Input data ::

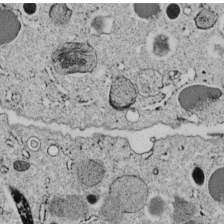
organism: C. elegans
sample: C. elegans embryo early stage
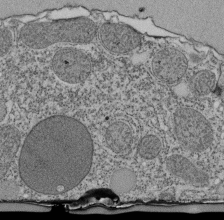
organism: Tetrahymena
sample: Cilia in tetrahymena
* * *
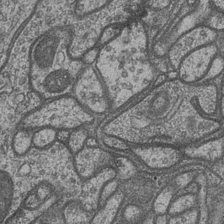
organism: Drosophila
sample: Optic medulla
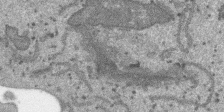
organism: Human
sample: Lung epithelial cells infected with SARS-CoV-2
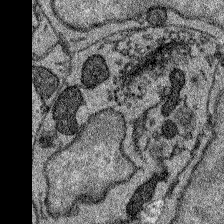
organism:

Problem statement ::
Show every line from the entries above in which "organism" appears.

Exercise solution ::
organism: C. elegans
organism: Tetrahymena
organism: Drosophila
organism: Human
organism:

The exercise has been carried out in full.